Wednesday, May 19, 2010

HA Avengers #1

Putting John Romita, Jr. on pencils here totally fucking baffles me. I think I remember reading that Marvel was going for an artist with a sort of generational appeal, someone who's been around awhile but who still seems contemporary and new. That makes sense to me, since the Heroic Age promises to be a fresh take on Silver Age classics, the return of Cap, Thor, Iron Man, and the Avengers. I guess in theory Romita, Jr. fits that bill - he's a legacy artist, the son of a legend, and he's had his hand in Marvel classics old and new.

But this is ugly.

Lest I seem a complete asshole, I'll go for constructive criticism. And I'm not talking JRJR in general here, I'm talking JRJR on this Avengers book. His linework is blocky, angular, and generally unappealing. His faces appear universally mousy, and he has a distracting & overworked method for defining cheekbones. His character proportions are inconsistent from page to page and panel to panel, and his heroes all share peculiar and unsettling doll-like expressions, like they were hurriedly hewn from wood. I do love Kang's entrance splash page and the following spread of Thor pouring it on with Mjolnir, that's some dynamic work. But it's not enough to carry the book.

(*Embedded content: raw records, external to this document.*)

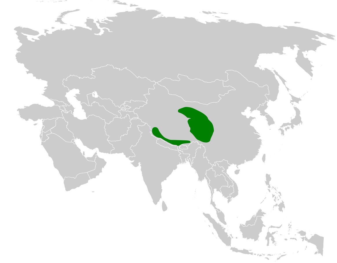 Melanocorypha maxima distribution map, based on
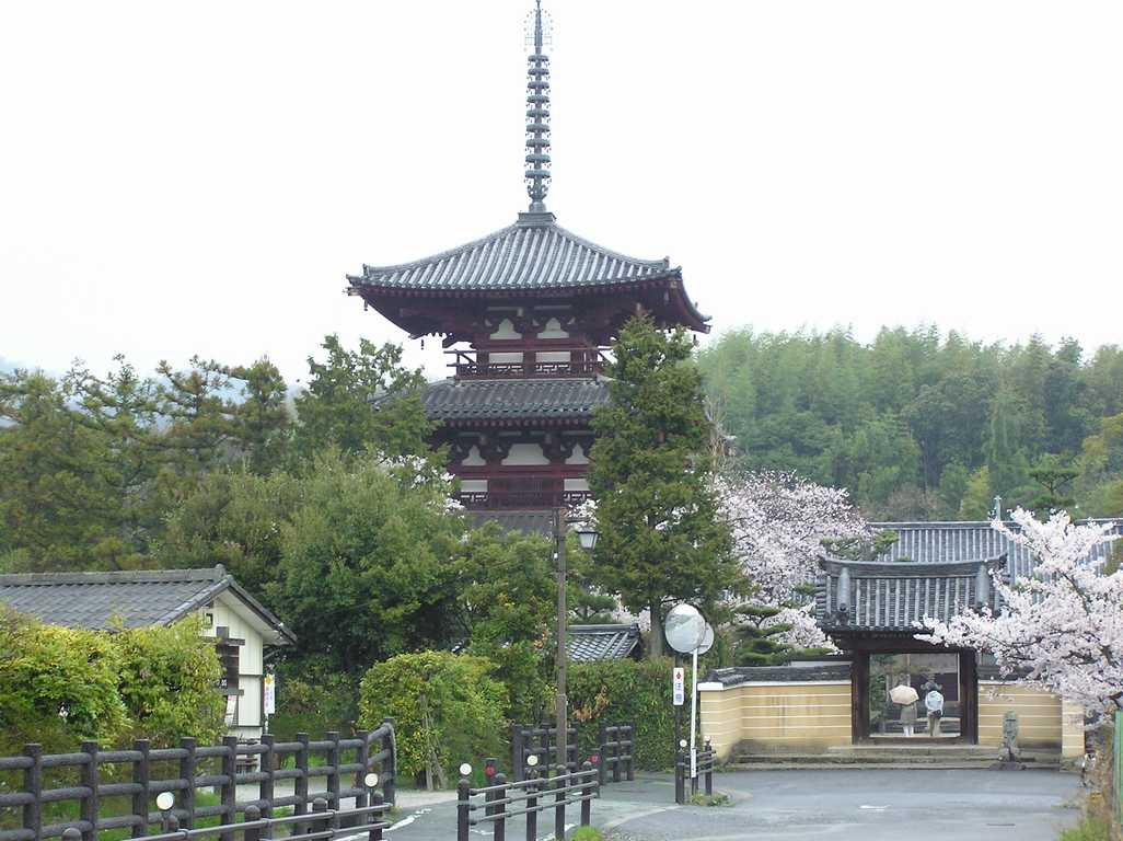 Horin-ji, Ikaruga, Nara
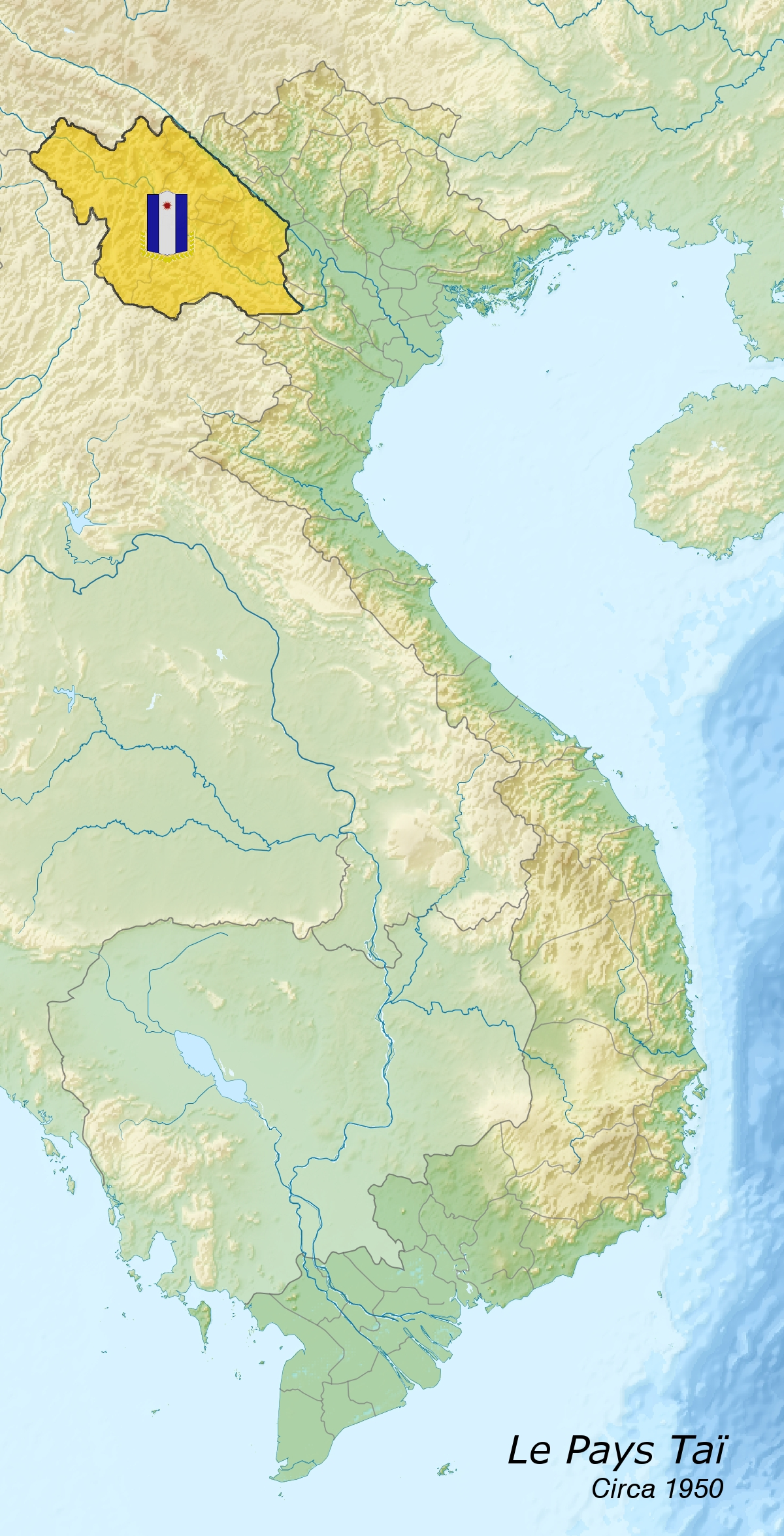 Le Pays Taï / Taï/Tai Country - Situation en 1954 (Président du Pays Taï : Deo Van Long)
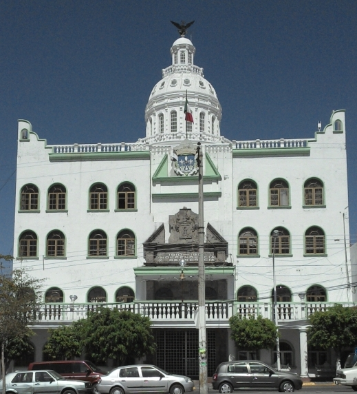 Municipal
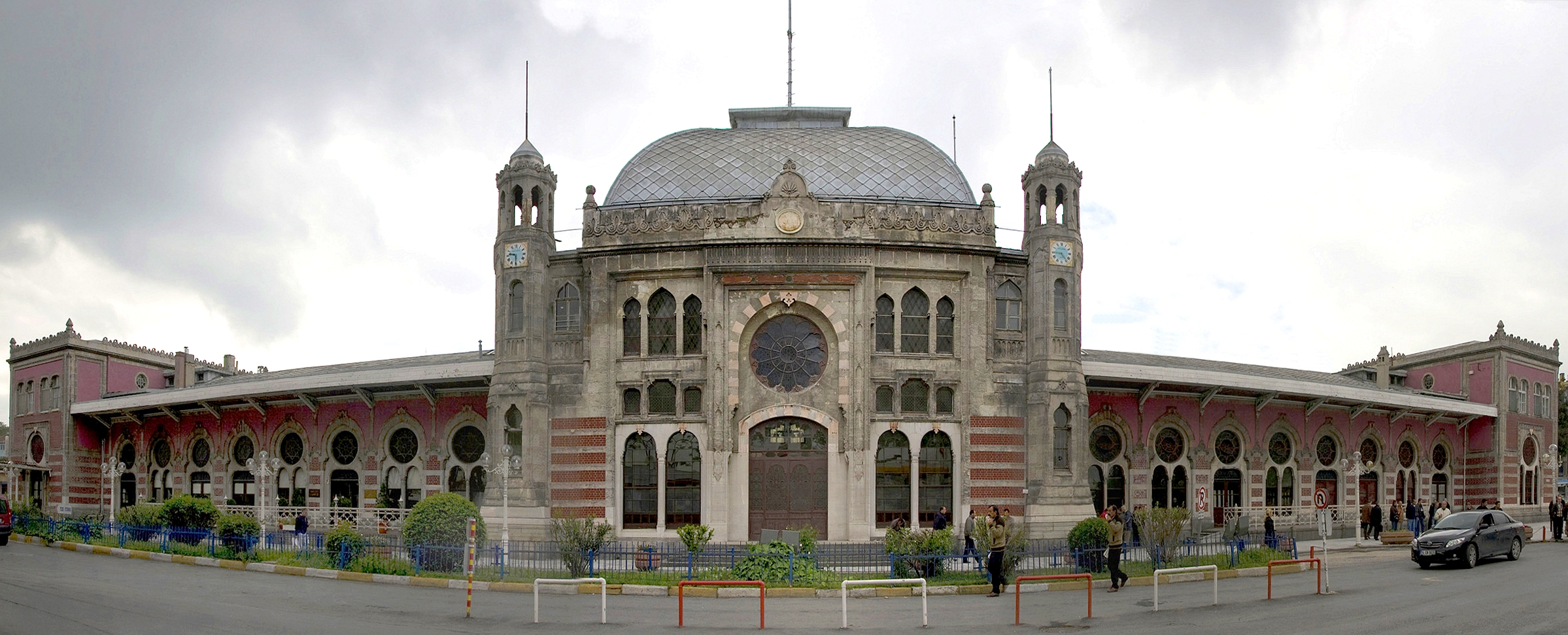 Die Frontansicht des alten Istanbuler Bahnhofs. Das Bild wurde aus drei Einzelbilder zusammengesetzt. Es stellt die alte Front des Bahnhofs dar. Hinter dem alten Gebäude befindet sich der neue Bahnhof. An diesem alten Bahnhof endete die traditionelle Strecke des Orient Express.
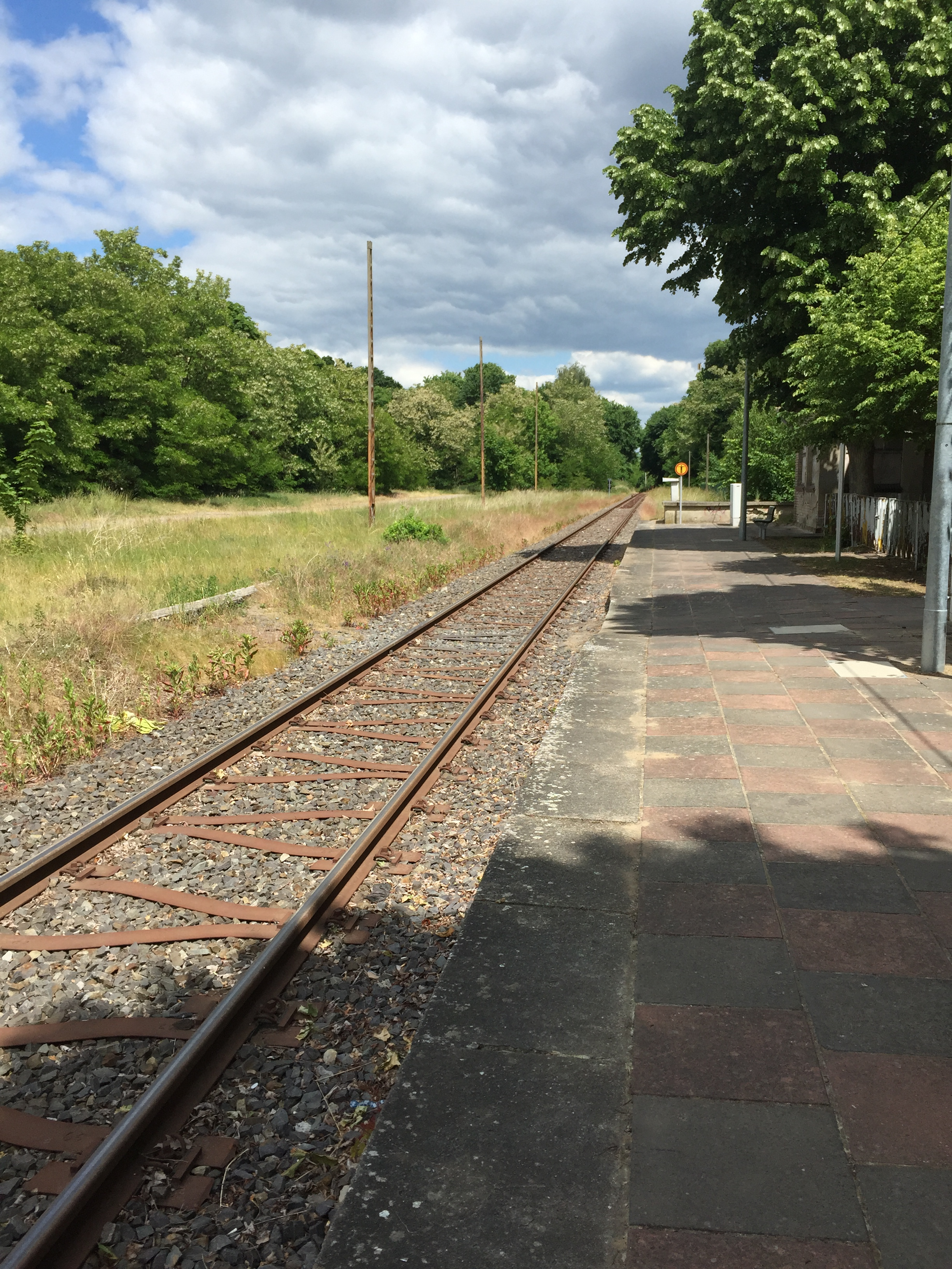 Gleis des Bahnhofs Lindow (Mark)
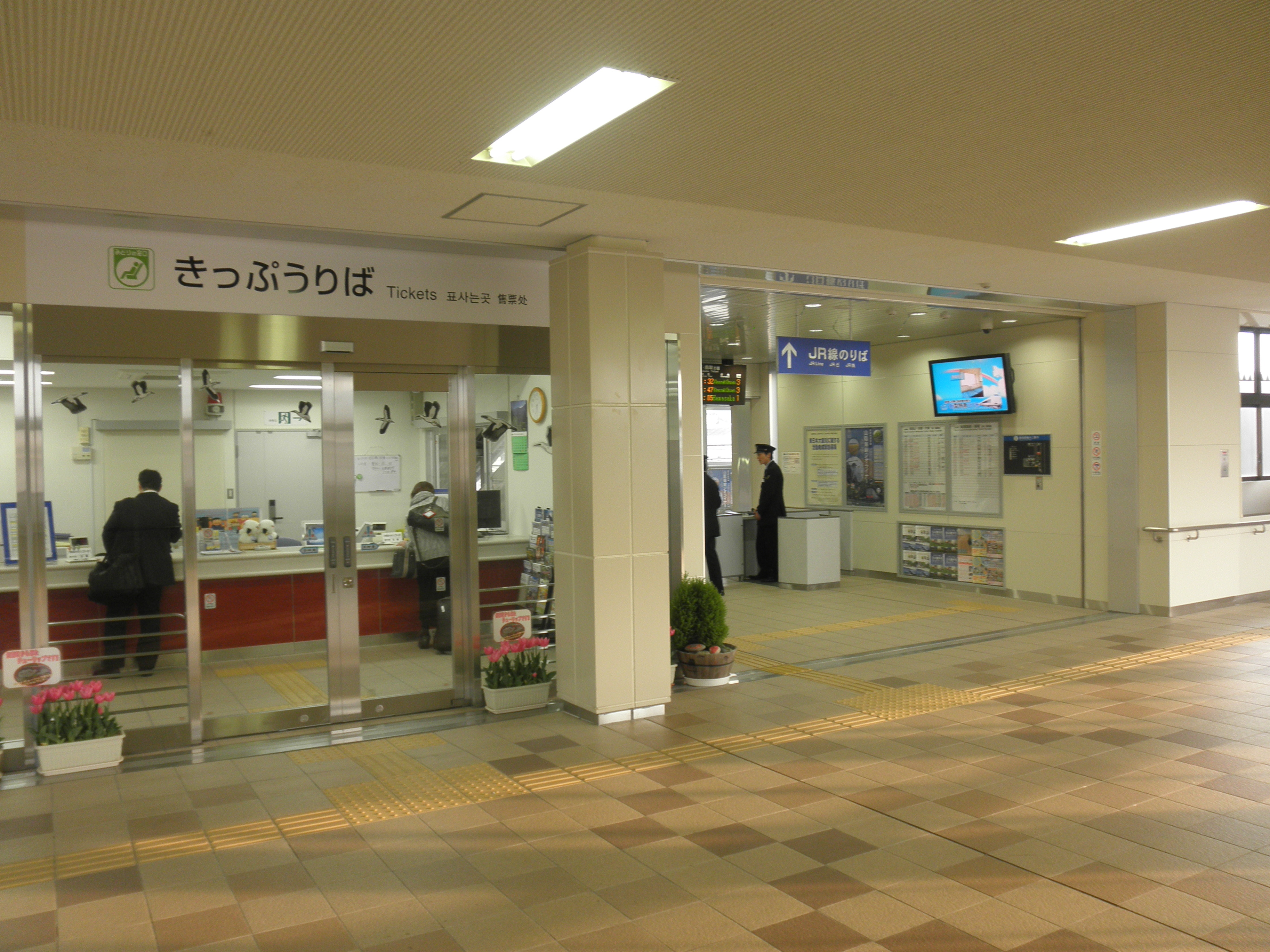 2011年2月13日より営業を開始した豊岡駅。橋上駅化され、改札口とみどりの窓口が連絡通路より入るようになった。
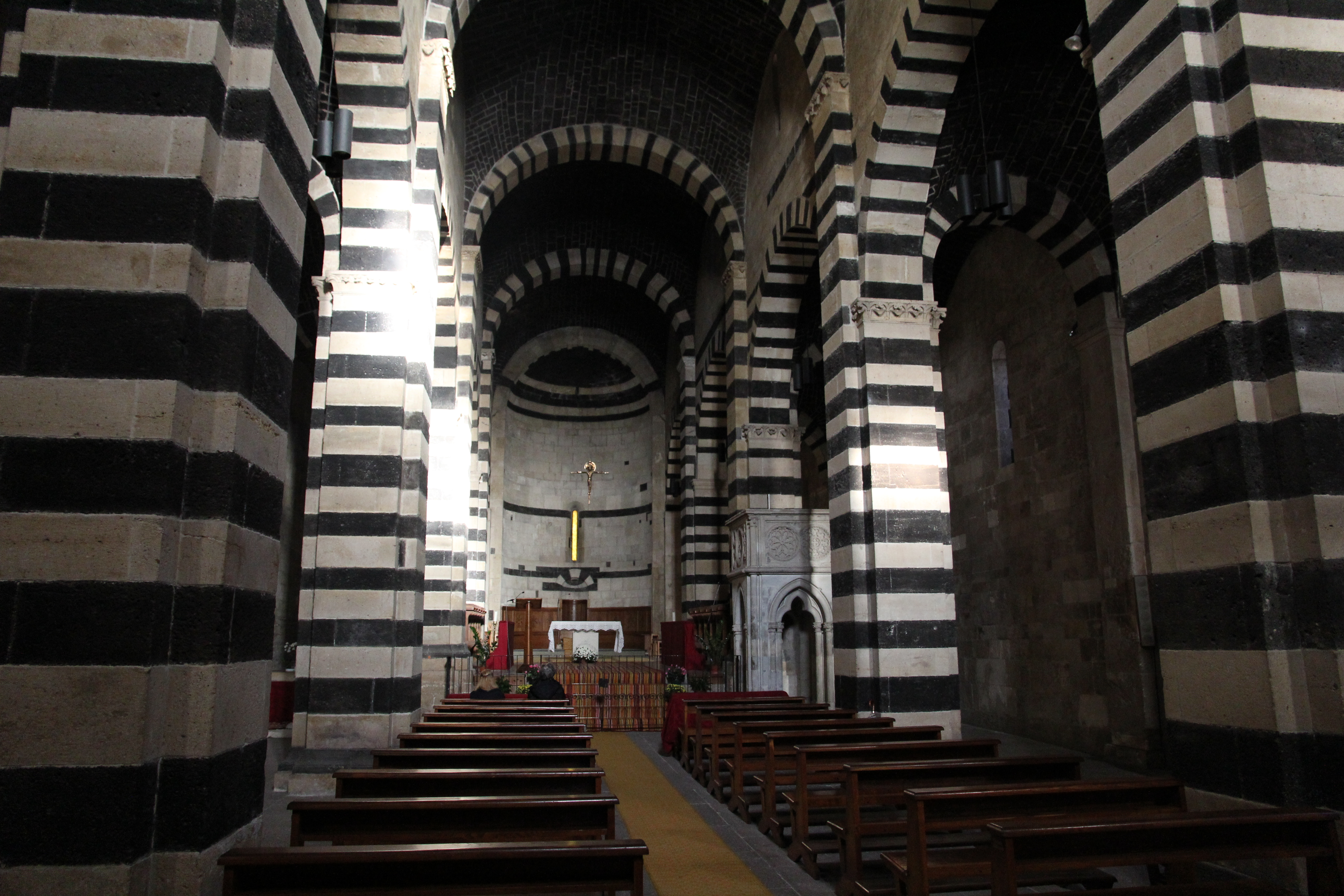 Borutta - Chiesa di San Pietro di Sorres
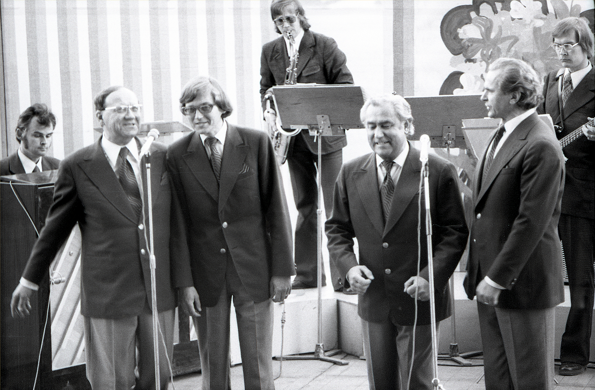 RAM-1: Georg Metsalu, I tenor, Tiit Köster, II tenor, Evald Jaansoo, bariton, Raimond Alango, bass

I mean by and large I don't have anything against Romita, Jr. And on paper, sure, this might make sense. But when you look at the finished product, it's just plain off. I don't think this is the kind of work that has any real mass appeal - and I feel awful writing that, because I shouldn't give a fuck about mass appeal - but these are the Avengers, and this is the Heroic Age, and while this line is being marketed as a new and more optimistic direction for the Marvel Universe, it also purports to be the return of our classic heroes. These heroes don't look heroic. And I don't think that all classic heroes should have to look the same all the time. I can't emphasize that enough, I'm not looking for derivative & manufactured art. I loves me some nuance, some personal style. But the Heroic Age merits something more pure than this. JRJR's work here is stylized to the point of distraction.

Such great distraction, in fact, that it overwhelms a pretty decent script by Bendis. Good pace, nice team-building and personal conflicts, cool cliffhanger. Bendis' Spidey is a little too quippy for me (here and elsewhere) - it'd be nice if he said something substantive once in a while. And, for a book that's supposed to be launching a new line, the new reader would have absolutely no fucking idea what's going on without several years of background story, or at least one of those nifty recap pages featured at the beginning of most Marvel books these days.

Check out the two pages penciled by Art Adams and Jack Kirby in the back. When I first read about the Heroic Age concept, that's kind of what I had in mind. They each showcase the distinct personal style of their pencillers, but they also look righteously heroic. The rest of this comic, not so much.